Altri recensori consigliavano di sfoltire il testo, riscrivendolo in una versione “alleggerita”. Non sono sicuro sia questa la strada giusta: in primo luogo, stile e approfondimenti sono molto legati nel romanzo, è un'unità difficilmente “divisibile”. In secondo luogo è vero che molto del fascino di Arma Infero derivi proprio dal suo essere un libroostico”, una sorta di Dune wanna be. L'autore ha chiaramente scelto di scrivere con questo stile e con questo ritmo di propria scelta, con buone ragioni.  Mi limito a sottolineare che sono scelte che determinano un romanzo molto “difficile”, senza che da questa difficoltà derivi un progresso per il lettore.

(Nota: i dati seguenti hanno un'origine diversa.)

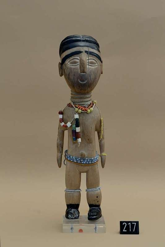 STATUA - Figura antropomorfa femminile in posizione eretta e arti disposti simmetricamente. Testa sovradimensionata rispetto alle proporzioni naturali del corpo, collo inanellato e agghindato con collane di perline. Acconciatura, sopracciglia e piedi tinti in nero, con il resto del corpo di colore chiaro e tracce di caolino (bianco) negli interstizi, in particolare intorno agli occhi. Sulla statua restano tracce di caolino. Il bianco è colore della purezza, della giovinezza e dei morti.

Vorrei sperare che nel seguito si decida almeno di far agire di più Karan e Lakon, approfittando delle fondamenta di wordlbuilding già stese in questo primo romanzo.  

Fonti: 
Arma Infero (sito dell'autore e della casa editrice) 

2 commenti:

LorenzoD ha detto...

Queste sono il genere di recensioni che aiutano uno scrittore!

Coscienza ha detto...

@LorenzoD
Si fa il possibile! :-D E' utile in questi casi prendere già appunti mentre si legge il testo, in modo che l'impressione "finale" non elimini eventuali osservazioni di passaggio...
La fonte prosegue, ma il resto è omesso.